The team turns to a little boy who contracted a virulent infection. Where it came from is unclear, but it landed him in the intensive care unit three months ago with end-stage kidney disease, a bowel infarction, stroke and cardiac arrest.
“Now he’s stable, but it took a long time to get to that point, and he has multiple chronic medical problems,” says Morin. Allen has created a detailed binder with his medical information and what he likes and doesn’t like, for the rehab facility where he’ll go next.

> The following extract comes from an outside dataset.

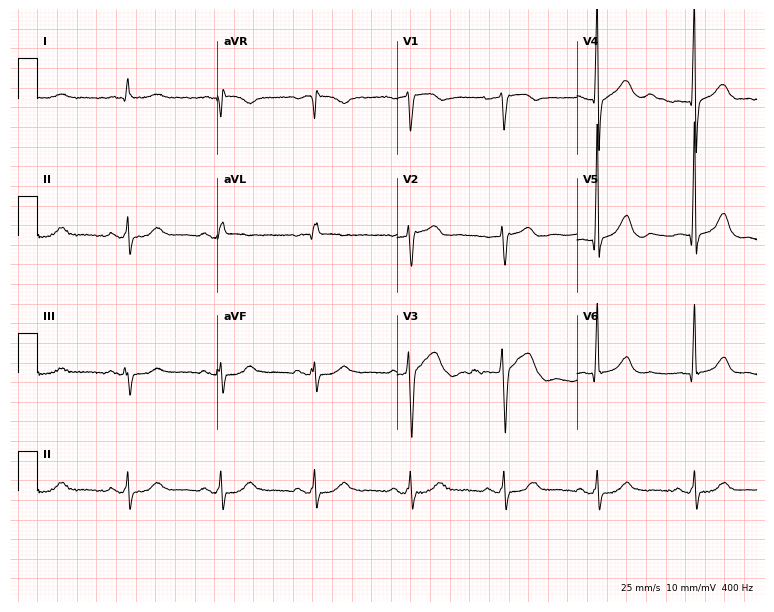
12-lead ECG from a man, 63 years old. Screened for six findings — first-degree AV block, right bundle branch block (RBBB), left bundle branch block (LBBB), sinus bradycardia, atrial fibrillation (AF), sinus tachycardia — none is recorded.

A toddler with a chronic, unknown metabolic disorder was sent here by a long-term care facility. He has a tendency to get very sick very quickly, and the care facility is refusing to take him back, in part because his family does not want a Do Not Resuscitate/Do Not Intubate order. “That makes it hard to place him,” says Morin. “The facility feels he is too unstable to care for safely, but home just isn’t an option for this family.”
After discussing a half-dozen other cases, the meeting ends. “Strong work!” Morin tells the team. “That was a challenging list we just went through.”